REZENSION: ZEIT DER ZAUBERER

Würde Wolfram Eilenberger in seinem Buch Zeit der Zauberer von einer magischen Zaubereischule im Vereinigten Königreich schreiben, so hießen die vier Häuser der Schule Haus Wittgenstein, Haus Cassirer, Haus Heidegger und Haus Benjamin.

Doch anstelle von magischen Kreaturen, Todesflüchen und Teenager-Liebe geht es um vier große deutsch-sprachige Philosophen der 1920er Jahre. In meiner Muggel-Schule wurde Philosophie leider nicht als Unterrichtsfach angeboten. Lediglich im Religionsunterricht wurde der der Themenkomplex kurz angeschnitten, wenn auch eher nebensächlich. Oft ging es dabei lediglich um Religions- und Glaubenskritik. Aber immerhin lernte man da schon mal, wer eigentlich Albert Camus war.

Aus diesem Grund war Eilenbergers Werk für mich der erste echte (freiwillig gewählte) Berührungspunkt mit dem weitläufigen Feld der Philosophie. Da verwundert es nicht, dass ich von den thematisierten philosophischen Ansätzen im Grunde weniger als 10% wirklich verstanden habe. Nichtsdestotrotz hielt mich der lebhaft gehaltene biographische Teil über die Zauberer stets bei Laune, sodass die Lektüre trotz zwischenzeitlicher Konfusion und spätabendlichem Kopfbrummen relativ kurzweilig blieb.

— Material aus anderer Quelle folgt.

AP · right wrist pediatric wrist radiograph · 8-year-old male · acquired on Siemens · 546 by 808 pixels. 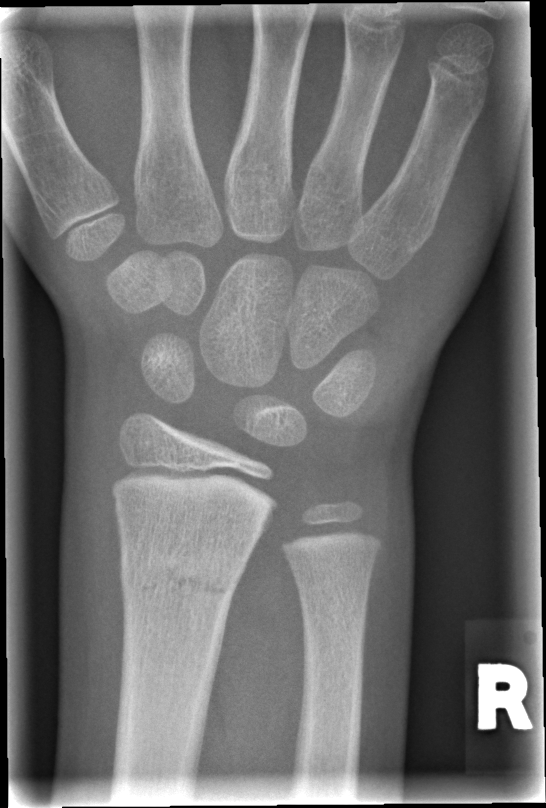
bone fracture: <116,544>-<251,609>
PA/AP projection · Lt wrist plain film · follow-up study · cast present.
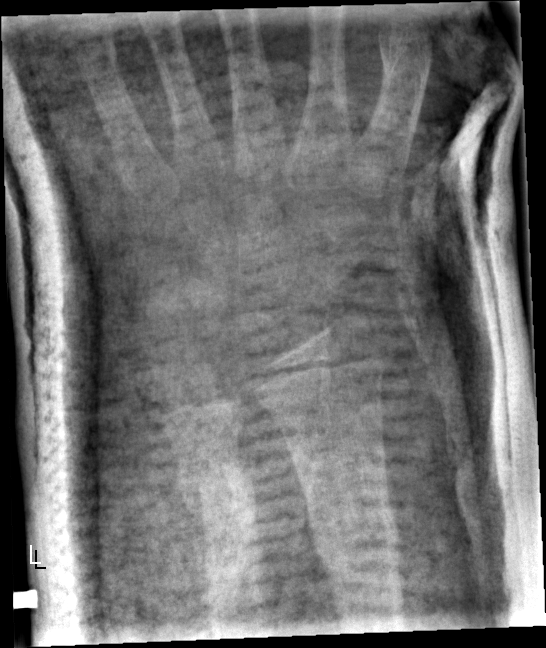 # pixel coordinates, top-left origin, xyxy
fracture: (298, 491, 407, 575) (170, 450, 259, 533)
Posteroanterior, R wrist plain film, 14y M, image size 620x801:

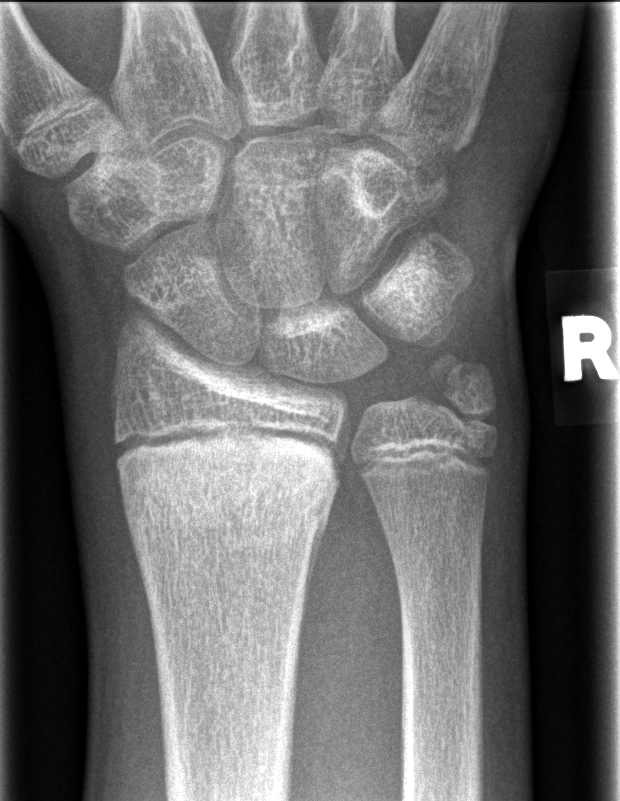

Findings: (boxes as x1,y1,x2,y2 (top-left / bottom-right, pixel units)) AO/OTA classification: 23r-E/2.1; 23u-E/7. Bone fracture: <113,442>-<339,552> <422,342>-<507,448>.
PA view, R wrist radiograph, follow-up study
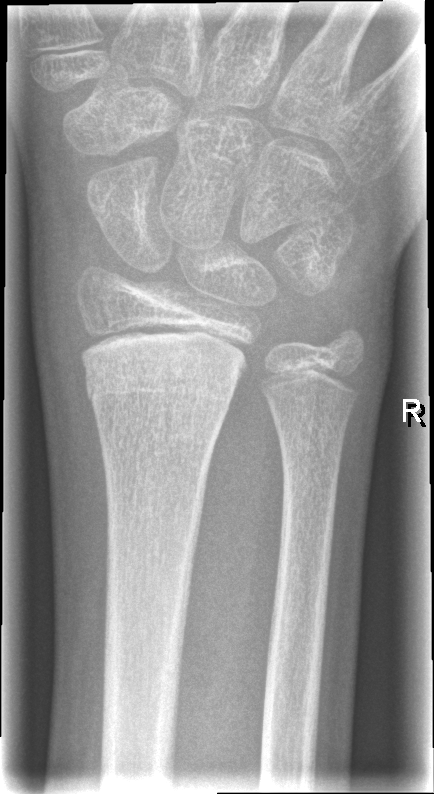

Findings: (pixel coordinates, top-left origin, xyxy) Two Fx at [x1=69, y1=320, x2=254, y2=417] [x1=319, y1=315, x2=371, y2=373]. AO/OTA classification: 23r-E/2.1; 23u-E/7. Decreased bone density (osteopenia).

Selbst dass ich circa jeden siebten Satz zwei- bis dreimal wiederholen musste, hat meiner Lesefreude keinen Abbruch getan. Möglicherweise ist Zeit der Zauberer nicht das ideale Einstiegswerk in diese intellektuell recht fordernde Thematik. Für mich unwissenden Laien hat es diesen Zweck dennoch ganz gut erfüllt. Denn nun weiß ich nicht mehr länger nur, wer Albert Camus war, sondern werde auf zukünftigen Steh-Partys auch wild mit den Namen Ernst Cassirer, Martin Heidegger, Ludwig Wittgenstein und Walter Benjamin jonglieren können.

Witzig allerdings, wie Eilenberger – gewollt oder ungewollt – mein Urteil über die vier neu gewonnenen Bekannten direkt beeinflusst hat. Während mir Cassirer mit seiner unaufgeregten, am Boden gebliebenen Herangehensweise genauso wie Heidegger als Schwarzwald-Liebhaber im Laufe der Seiten immer sympathischer wurden, wuchs das Mitleid für Kriegsheimkehrer Wittgenstein, der sich nach und nach als gebrochener Mann, ja als armer Tropf entpuppte.

Am schlechtesten kam allerdings Benjamin weg. Er erschien mir (wie gesagt: einem Laien ohne Vorwissen) schlichtweg als notorischer Lügner, grenzenloser Selbstüberschätzer und ganz allgemein eher unangenehmer Zeitgenosse. Heute wäre er vermutlich Influencer. Dies ist natürlich bloß mein rein subjektiver Eindruck, den ich beim Lesen erhielt. Was womöglich schade ist, denn Genialität wird bei Benjamin reichlich vorhanden gewesen sein. Nur fehlt mir bereits die Lust, mich tiefergehend mit seinem Werk zu befassen. Er geht mir einfach jetzt schon auf den Sack.